Every debt, eventually, has to be repaid.
Right now, the day of reckoning is fast approach for one of the most crippling – but least discussed – debts burdening government across Australia – technical debt.
Technical debt is the cost and burden of the accumulation of investments in outdated and inadequate technology infrastructure and systems.
Often, these investments are made because they seem like the fastest solution to getting a new function or service in place. Other times they are driven by the sheer weight of sunk investment.
This sunk investment is not just in actual systems. It is also the impact of the number of people, advisers, embedded technology partnerships and ongoing operating costs associated with the established ways of doing things.

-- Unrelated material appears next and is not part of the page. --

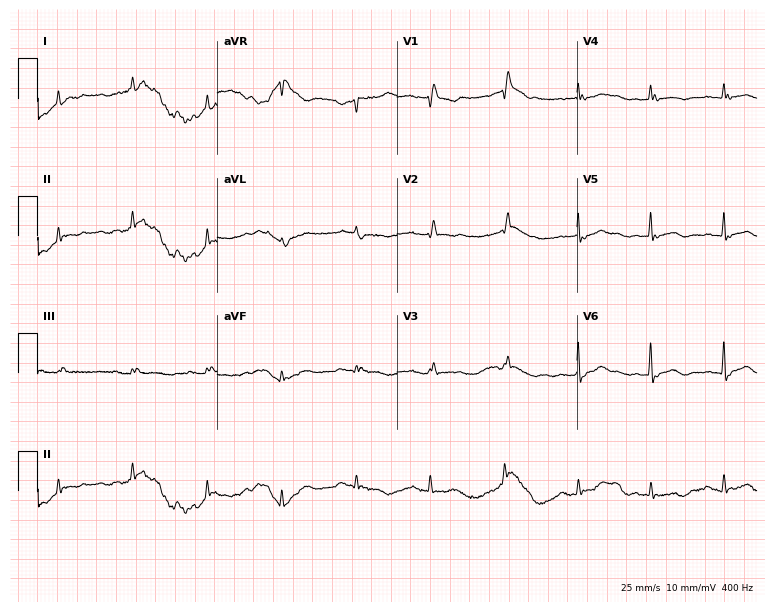
12-lead ECG (7.3-second recording at 400 Hz) from an 82-year-old male. Screened for six findings — first-degree AV block, right bundle branch block, left bundle branch block, sinus bradycardia, atrial fibrillation, sinus tachycardia — none is recorded. Findings outside these six are not listed.

As the debt grows larger and larger, it is becoming harder and harder to retire.
Old disparate systems are delivering mission critical services across Australia. From securing borders to managing payment and revenue systems, these cannot only not be turned off, but they require constant and growing maintenance.

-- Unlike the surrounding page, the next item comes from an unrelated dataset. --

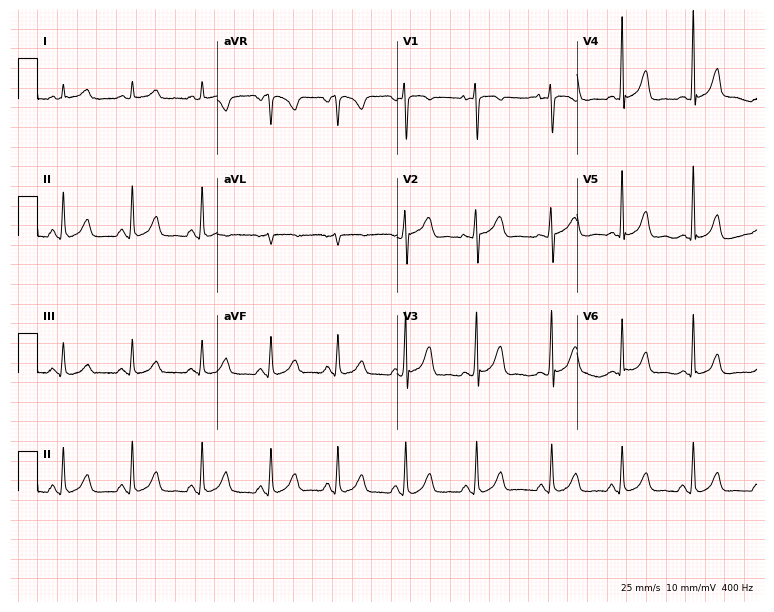
Standard 12-lead ECG recorded from a female, 27 years old (7.3-second recording at 400 Hz). None of these six findings is recorded: first-degree AV block, right bundle branch block, left bundle branch block, sinus bradycardia, atrial fibrillation, sinus tachycardia. Other findings, if any, are not listed.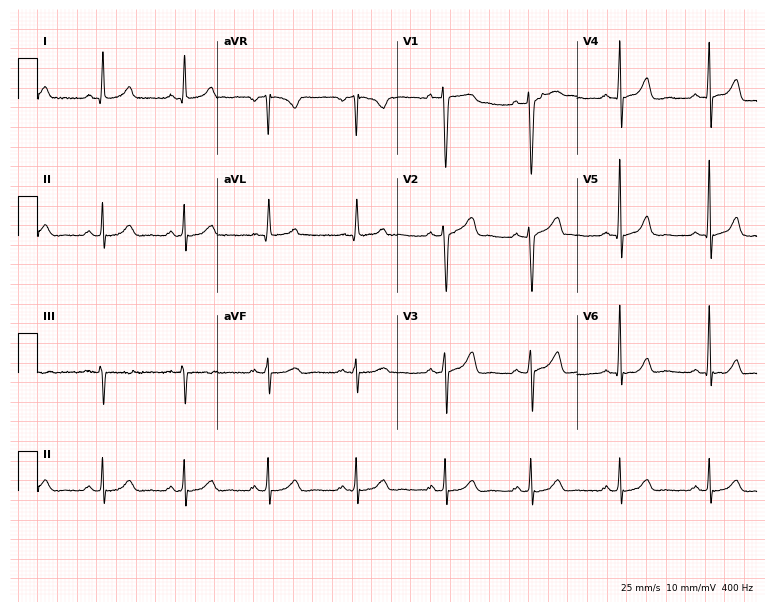
Resting 12-lead electrocardiogram (7.3-second recording at 400 Hz). Patient: a 42-year-old female. Read as a normal ECG.

Technology debt is not only creating a financial deficit but discouraging decision makers from embracing the new. The risk of failure is so great, that sticking to what they know seems to be the only safe option.
Years of budgetary pressures have driven departments and government agencies to double down on investing more in systems they first bought a generation ago. This is compounded by the lucrative deals consulting firms and system implementers have signed, which sees them bill hourly to patch up these old systems. They are effectively incentivised to keep them going for as long as they can.

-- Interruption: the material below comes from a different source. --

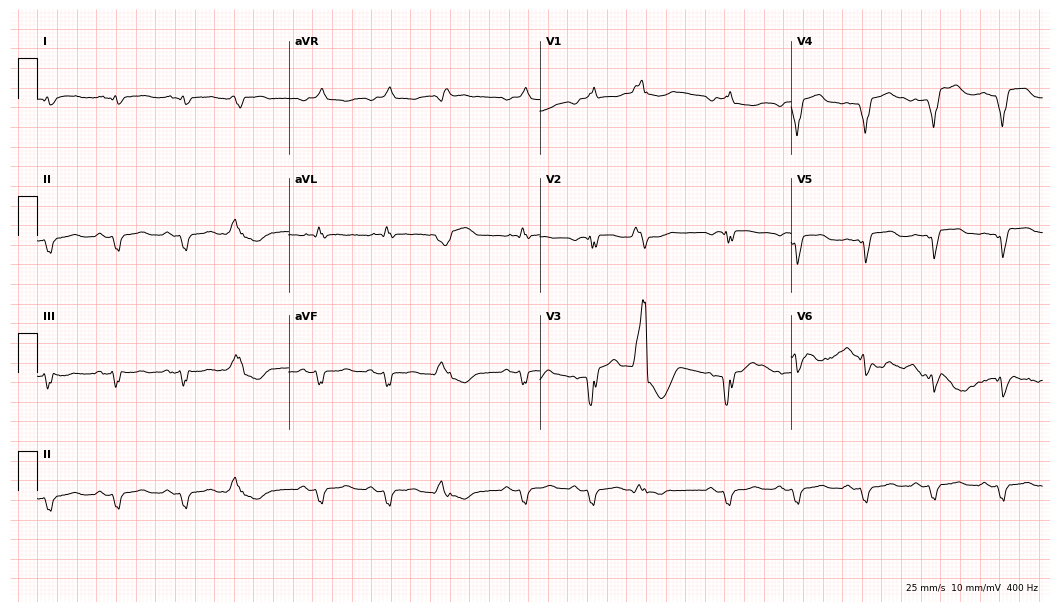
Resting 12-lead electrocardiogram (10.2-second recording at 400 Hz). Patient: a male, 84 years old. The tracing shows right bundle branch block.

The Australian Government, understandably, is demanding departments and agencies prioritise spending on programs to reduce the burden on citizens during economically tough times, not on running themselves.
But more and more of scarce internal IT budgets are being consumed keeping old systems supporting critical services from falling over, making it impossible to pay for new systems to replace them.
Apart from the rising risk of failure, the financial burden of servicing government technical debt is reaching a point where policy makers may be left with little choice.
This debt is becoming increasingly costly to the budget at a time when fiscal discipline is demanded by the twin crises of inflation and cost of living.
The first step is to reduce both the cost and the risk of transitioning to new systems. That sits in large part with the technology industry.
On the demand side, ministers and agency heads need to step in and push the industry to embrace innovation, while also questioning how they can reduce their own internal change management costs and simple resistance to change.
As the Productivity Commission found in its major review of national productivity, the cost of retraining staff to adopt new processes – even those that increase efficiency – are barriers to change.
Again, though, assessments of these costs may be inflated if they are based on history. Newer business applications are learning from online consumer services by becoming more intuitive and embedding training and self-help. Providing training and professional development opportunities enables government employees to embrace new technologies, drive innovation and effectively manage technical debt.
By taking decisive action to tackle technical debt head-on, the government can leverage technology to enhance efficiency, foster innovation and improve citizen-centric service delivery, positioning Australian government as a leader in the digital era.